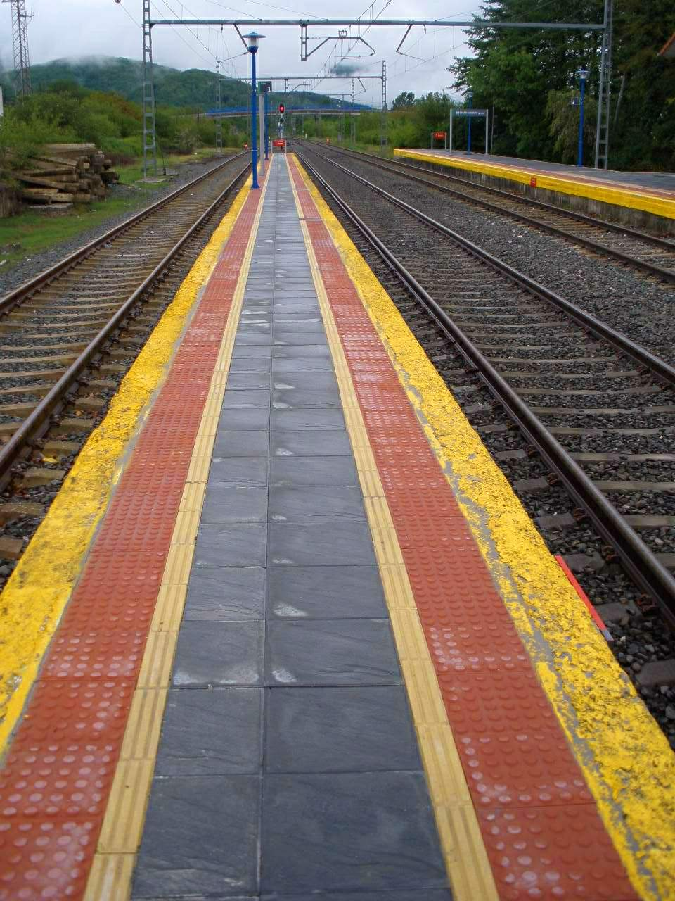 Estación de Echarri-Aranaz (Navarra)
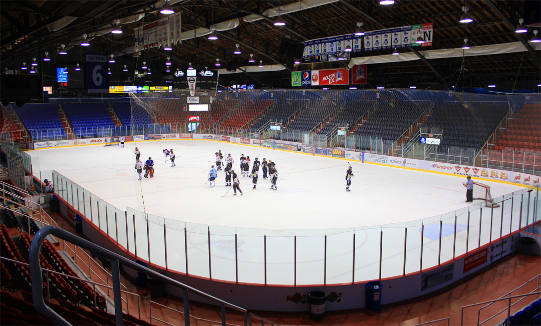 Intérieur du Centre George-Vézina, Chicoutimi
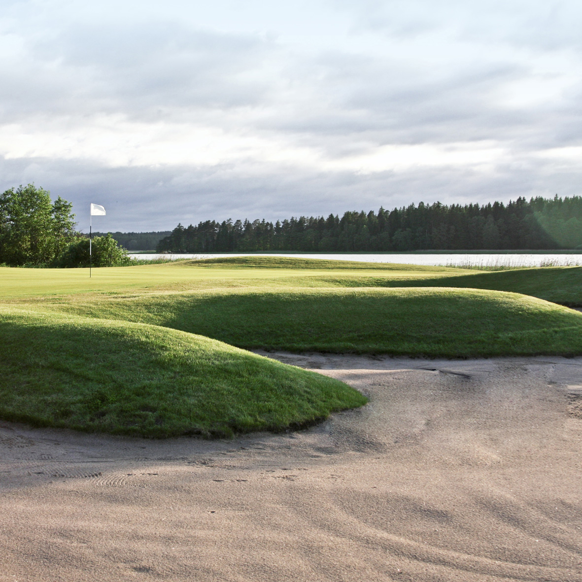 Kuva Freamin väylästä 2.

◇ ◇ ◇ ◇ ◇ ◇ ◇

> [What you are asked to do]: Transcribe the listing verbatim, pictures excluded.

> [Answer to the exercise]:
 Estación de Echarri-Aranaz (Navarra)
 Intérieur du Centre George-Vézina, Chicoutimi
 Kuva Freamin väylästä 2.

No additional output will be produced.